Heavy rain yesterday killed a motorcyclist in Kaohsiung and forced the Tainan City Government to cancel work and classes.
The heavy rains that affected central and southern Taiwan were triggered by a southwesterly wind interacting with a convection circulation.
The Pingtung County Government closed schools and offices in Chunrih Township (春日) due to road damage.
Photo: Wan Yu-chen, Taipei Times
TV news footage showed Tainan residents pushing motorcycles through the floodwaters. In Rende District (仁德), which was severely affected, police on patrol waded through floodwaters instead of riding scooters.
Some people tried in vain to salvage their vehicles.
“When I came downstairs, my car was already deep in water. It all happened in 20 minutes,” a man told a TV news reporter.
Photo: Wang Chieh, Taipei Times
A man in Tainan’s Yongkang District (永康) said that yesterday’s rain was worse than the flooding during Typhoon Morakot in August 2009, a storm that killed 619 people.
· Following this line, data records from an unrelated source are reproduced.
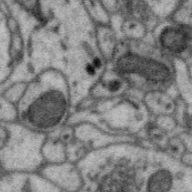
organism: Zebra finch
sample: Brain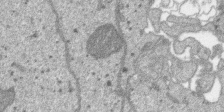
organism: Human
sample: Lung epithelial cells infected with SARS-CoV-2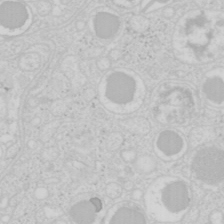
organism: Mouse
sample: Pancreas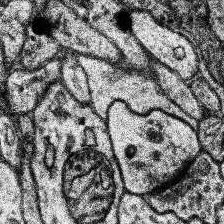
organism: Human
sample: Temporal Lobe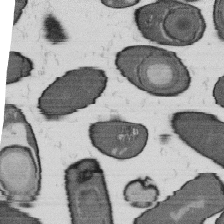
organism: B. subtilis
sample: Bacterial spore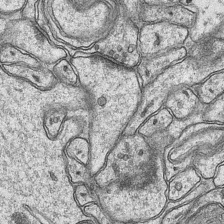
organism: Mouse
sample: CA1 Hippocampus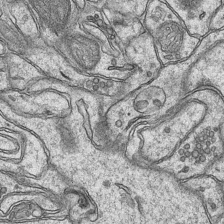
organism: Mouse
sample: CA1 Hippocampus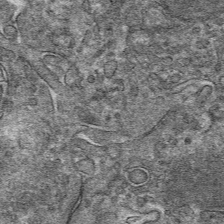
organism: Mouse
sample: Mouse hepatocytes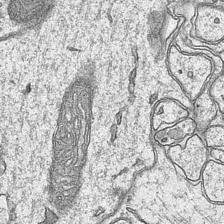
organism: Mouse
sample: CA1 Hippocampus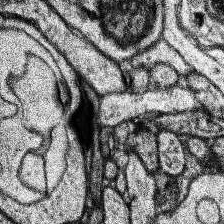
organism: Human
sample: Temporal Lobe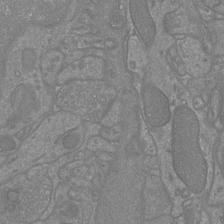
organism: Mouse
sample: Cortical neurons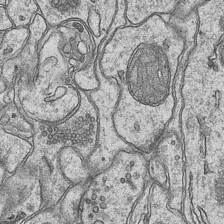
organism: Mouse
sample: CA1 Hippocampus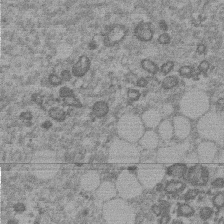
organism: Mouse
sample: Dividing mouse embryo 1 cell stage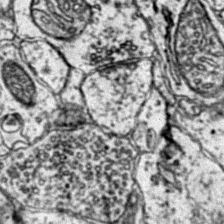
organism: Mouse
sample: Primary visual cortex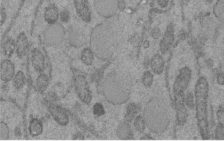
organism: C. elegans
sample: C. elegans embryo early stage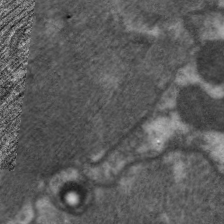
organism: C. elegans
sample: Pharynx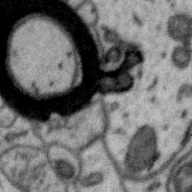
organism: Zebra finch
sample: Brain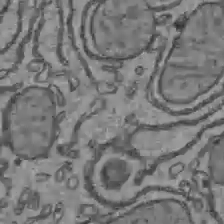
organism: C57BL Mouse
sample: Liver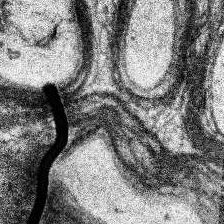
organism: Human
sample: Temporal Lobe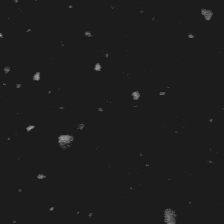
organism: Platynereis dumerilii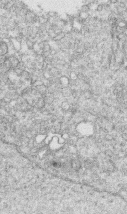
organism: Human
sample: HeLa cell HIV synapse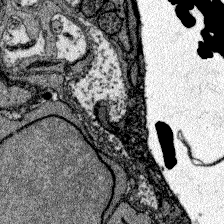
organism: Zebrafish
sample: Larval olfactory bulb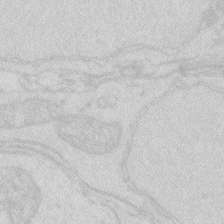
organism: Zebrafish
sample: Macrophage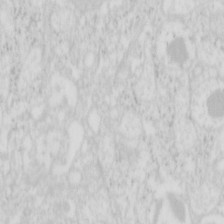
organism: Mouse
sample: Pancreas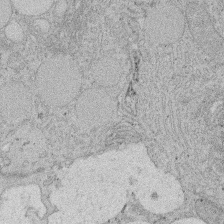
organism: Rat
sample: Salivary granule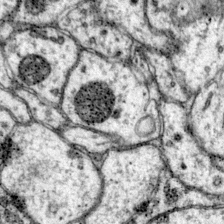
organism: Mouse
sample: Primary visual cortex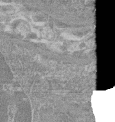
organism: Mouse
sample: Glomerulus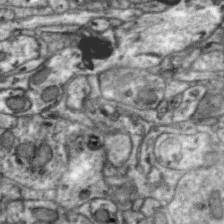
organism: Zebra finch
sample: Brain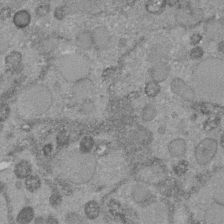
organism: C. elegans
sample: C. elegans embryo early stage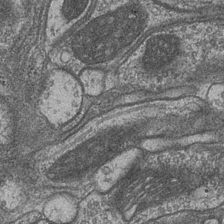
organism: Drosophila
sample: Optic medulla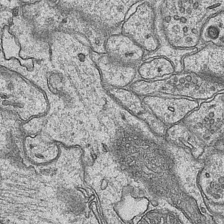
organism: Mouse
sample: CA1 Hippocampus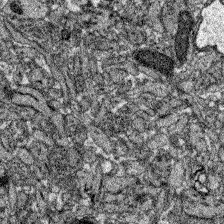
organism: Zebrafish
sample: Larval olfactory bulb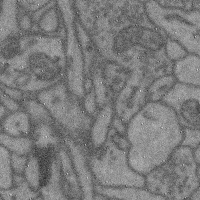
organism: Mouse
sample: Cerebral cortex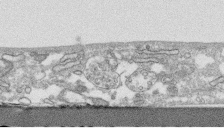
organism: Human
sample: CRL-1474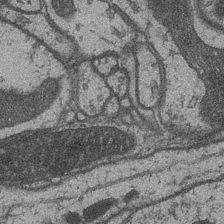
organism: Drosophila
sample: Optic medulla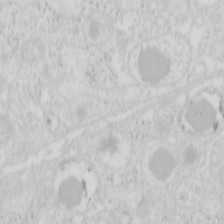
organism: Mouse
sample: Pancreas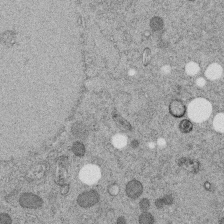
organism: C. elegans
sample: C. elegans embryo early stage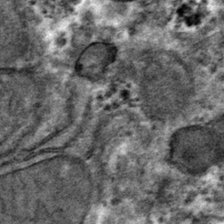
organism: Mouse
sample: Mouse hepatocytes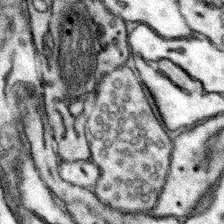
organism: Mouse
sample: Somatosensory cortex neuropil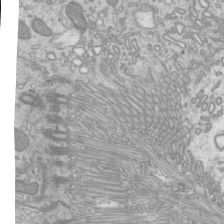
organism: Mouse
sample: Cilia; mouse epididymis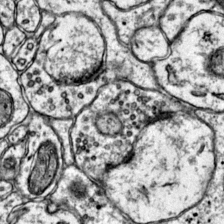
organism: Mouse
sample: Primary visual cortex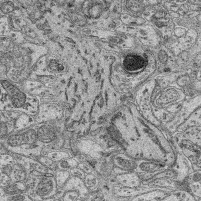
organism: Mouse
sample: Retina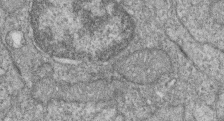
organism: Zebrafish
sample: Cilia; retinal pigment epithelium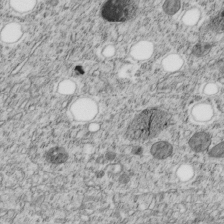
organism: C. elegans
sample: C. elegans embryo early stage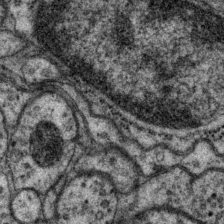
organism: P. pacificus
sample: Pharynx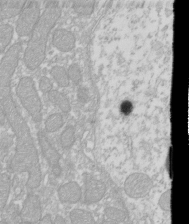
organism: Xenopus
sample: Cilia; centrioles in frog embryo cells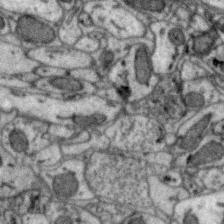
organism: Zebra finch
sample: Brain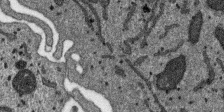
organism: Human
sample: Lung epithelial cells infected with SARS-CoV-2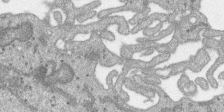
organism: Human
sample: Lung epithelial cells infected with SARS-CoV-2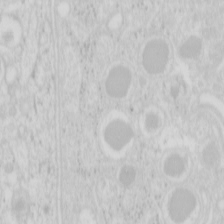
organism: Mouse
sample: Pancreas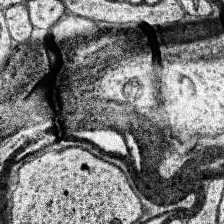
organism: Human
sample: Temporal Lobe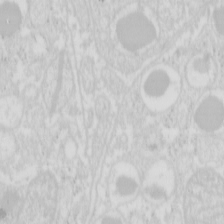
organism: Mouse
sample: Pancreas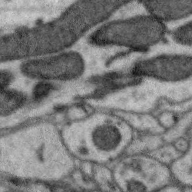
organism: Zebra finch
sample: Brain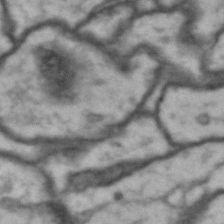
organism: Drosophila
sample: Brain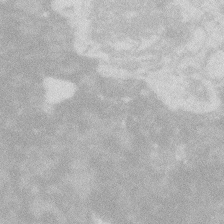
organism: Zebrafish
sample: Macrophage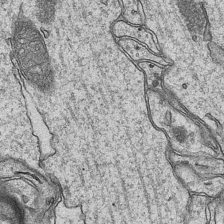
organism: Mouse
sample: CA1 Hippocampus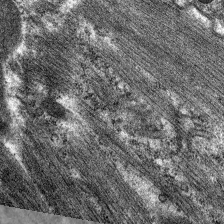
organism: C. elegans
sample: Pharynx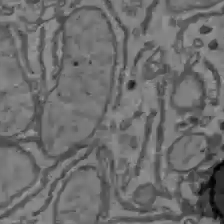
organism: C57BL Mouse
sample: Liver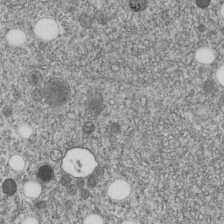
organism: C. elegans
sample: C. elegans embryo early stage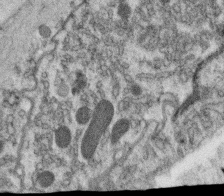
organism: C. elegans
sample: C. elegans oocyte; sperm cells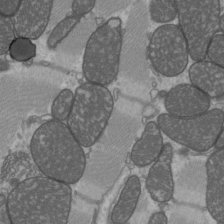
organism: C57BL Mouse
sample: Heart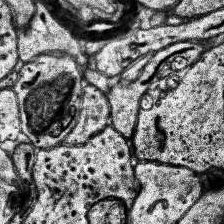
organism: Human
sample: Temporal Lobe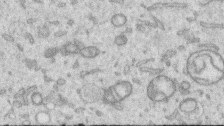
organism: Human
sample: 1205lu cells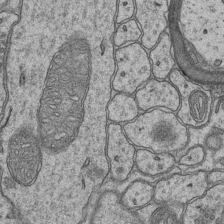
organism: Mouse
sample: CA1 Hippocampus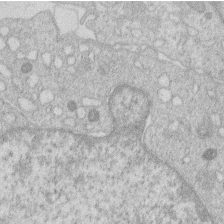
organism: Human
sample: Macrophage cells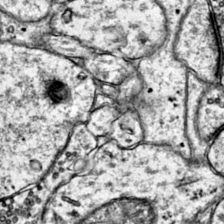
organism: Mouse
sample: Primary visual cortex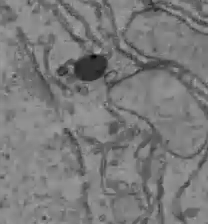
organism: C57BL Mouse
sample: Liver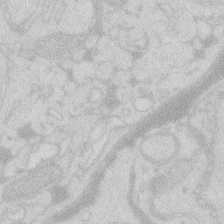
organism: Zebrafish
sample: Macrophage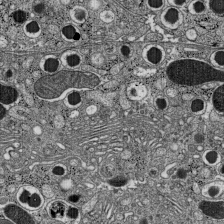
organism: C57BL Mouse
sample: Pancreatic islet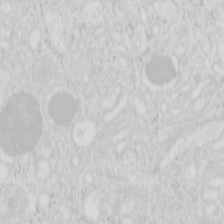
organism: Mouse
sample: Pancreas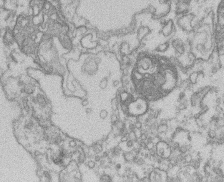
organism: Mouse
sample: T cell stromal cell synapse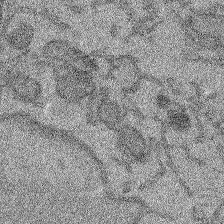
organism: Human
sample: HeLa cells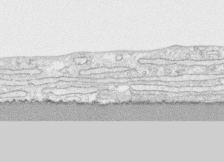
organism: Human
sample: CRL-1474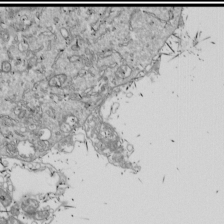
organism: Drosophila
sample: Cell division; meiosis; drosophila spermatocytes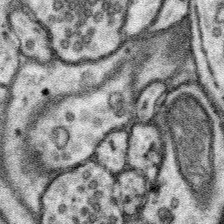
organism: Mouse
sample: Somatosensory cortex neuropil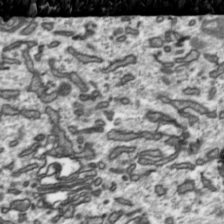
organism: Toxoplasma gondii
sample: Parasites in a vacuole inside a host cell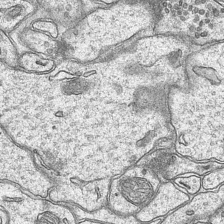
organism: Mouse
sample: CA1 Hippocampus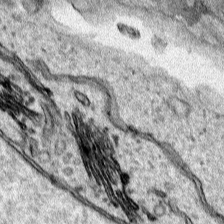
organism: Human
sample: Mitochondria in HCT116 cells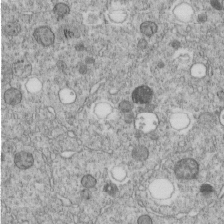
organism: C. elegans
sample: C. elegans embryo early stage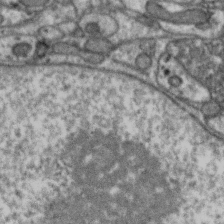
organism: Zebra finch
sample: Brain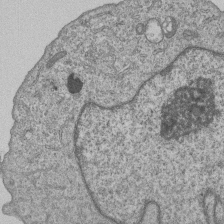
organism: Human
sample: MDA-MB-231 cells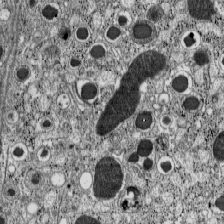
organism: C57BL Mouse
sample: Pancreatic islet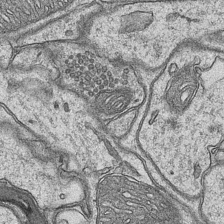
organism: Mouse
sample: CA1 Hippocampus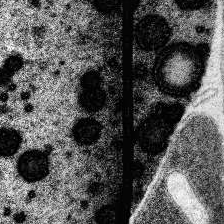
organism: Human
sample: Temporal Lobe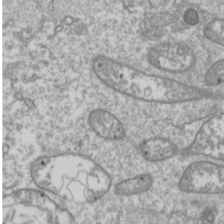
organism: Drosophila
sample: Cell division; meiosis; drosophila spermatocytes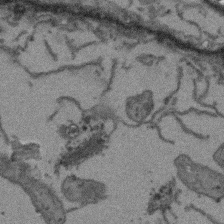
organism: Arabidopsis thaliana
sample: Root tip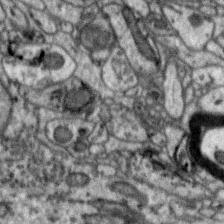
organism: Zebra finch
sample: Brain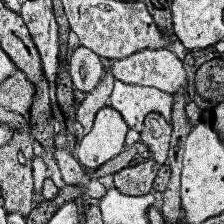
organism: Human
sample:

Central Weather Bureau statistics showed that at 325.5mm Tainan received the most rain from 12am to 4pm. Pingtung followed with 279mm and Kaohsiung with 269.5mm, while two or three observation stations south of Taichung recorded rain that exceeded 100mm per hour.
Tainan nearly had torrential rain, which is 350mm of rain accumulated within 24 hours. Pingtung and Kaohsiung had extremely heavy rain, which the bureau classifies as 200mm of rain in 24 hours.
The interaction of high humidity, the southwesterly wind and convection circulation at 12am contributed to the extremely heavy rain that happened in such a short period of time, bureau forecaster Chen Yi-hsiu (陳依秀) said.
Taiwan is in a zone of low pressure, in which the southwesterly wind is the dominant force, stretching from Japan and South Korea to the Philippines and the South China Sea, Chen said, adding that the nation would experience the effects of the southwesterly wind until Sunday.
Rain is expected again in central and southern Taiwan early this morning, but it would not be as strong as yesterday, she said.
From tomorrow to Friday, the wind is expected to strengthen due to Typhoon Krosa, which is forecast to move toward Japan and South Korea today and tomorrow, she said, adding that rain is forecast from tomorrow afternoon through Friday night.
Although the possibility of torrential rain is not excluded, heavy to extremely heavy rain is forecast for central and southern Taiwan before Sunday, Chen said.
Former bureau Weather Forecast Center director Daniel Wu (吳德榮) said that the atmosphere within the monsoon trough is more unstable than the one during the plum rain season.
Its ability to trigger severe weather — including thunder and lightning, strong wind, heavy precipitation, tornadoes and consecutive heavy rain — is similar to that of the plum rain season, he added.
The southwesterly wind was produced by Tropical Depression Lekima, Weatherrisk Explore chief executive officer Peng Chi-ming (彭啟明) said.
“Typhoon Krosa’s development has strengthened the southwest monsoon, which in turn increased humidity near Taiwan and made meteorological conditions unstable along the central and southwest coasts, worsening the chances of convections, lightning and tornadoes,” Peng said.